Earless Rabbit A Sign of Fukushima Damage? (VIDEO)

Is the birth of an earless rabbit a sign of the effects of the Fukushima disaster in Japan? The rabbit was reportedly found near Fukushima in May and, as Salon notes, it has been hailed as a sign of the Fukushima disaster’s catastrophic damage by the Japanese media. The video below was posted on May 21 on YouTube:

Scientists quoted in AOL News point out that other factors could have caused an apparently “mutant bunny” to be born. Says F. Ward Whicker, professor emeritus at Colorado State University’s Department of Environmental and Radiological Health Sciences:

“Yes, radiation can cause mutations that can be occasionally expressed as obvious birth defects, such as shown in the video,” Whicker wrote in an e-mail. “However, to say this is the result of contamination from the Fukushima accident is a stretch, because natural radiation, as well as many other chemical substances in the environment and other factors, can also be mutagenic.”

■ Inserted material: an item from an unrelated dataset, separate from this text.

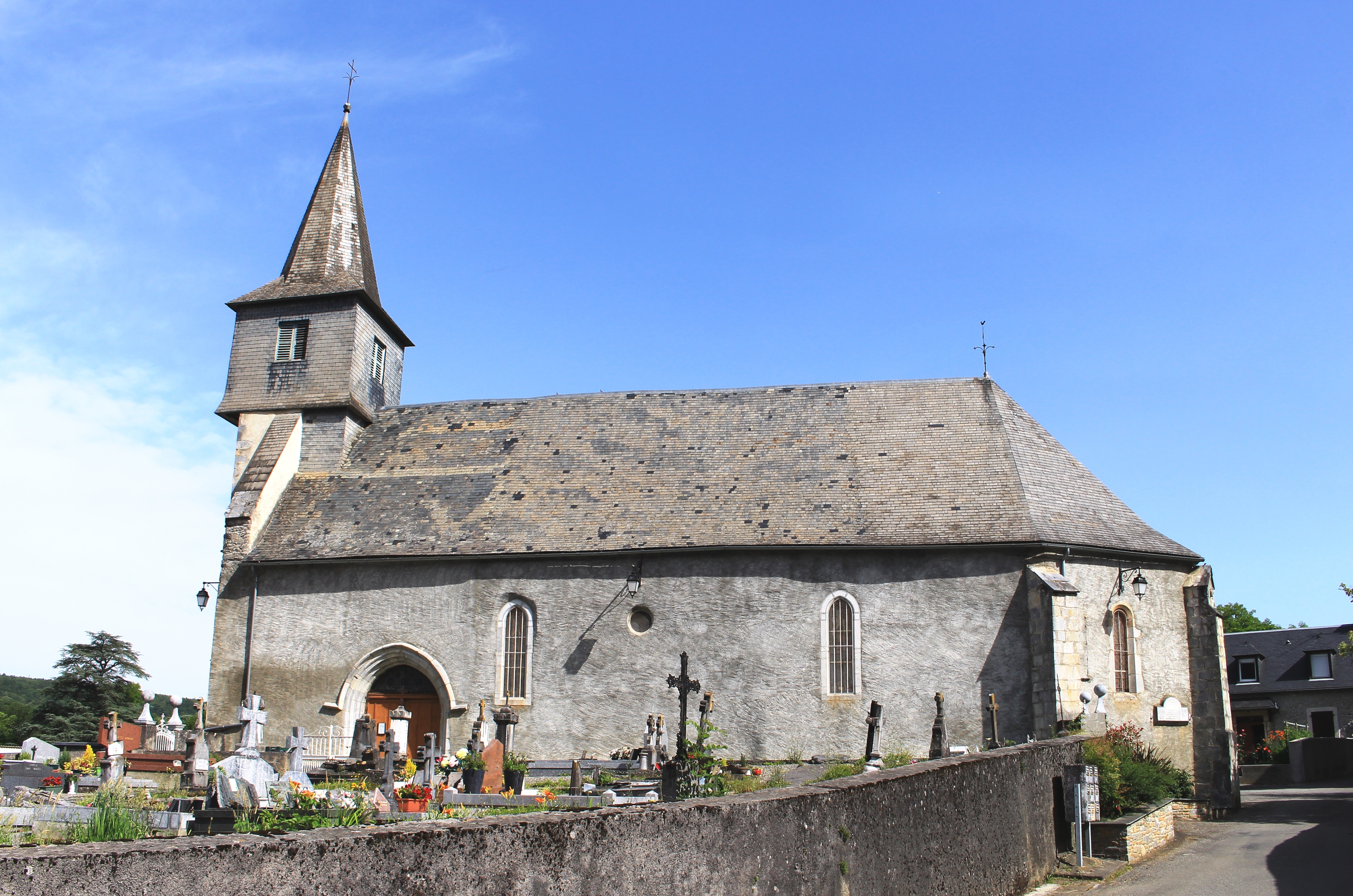 Église Saint-Blaise de Bazus-Neste (Hautes-Pyrénées)

In most cases, the cause of congenital birth defects in humans and other animals cannot be determined, he said.

“So far as science has shown, there have never been mutations produced by ionizing radiations that do not occur spontaneously as well.”

Mary Cotter, a licensed veterinary technician and New York City chapter manager for the House Rabbit Society, points out that rabbits can look like they were born without ears due to a mother rabbit over-grooming her young and chewing off their ears (in which case there would be “jagged edges of flesh surrounding their auditory canals” — not that it needs to be pointed out, but nature’s realities are far, far removed from Disneyfied cutesiness).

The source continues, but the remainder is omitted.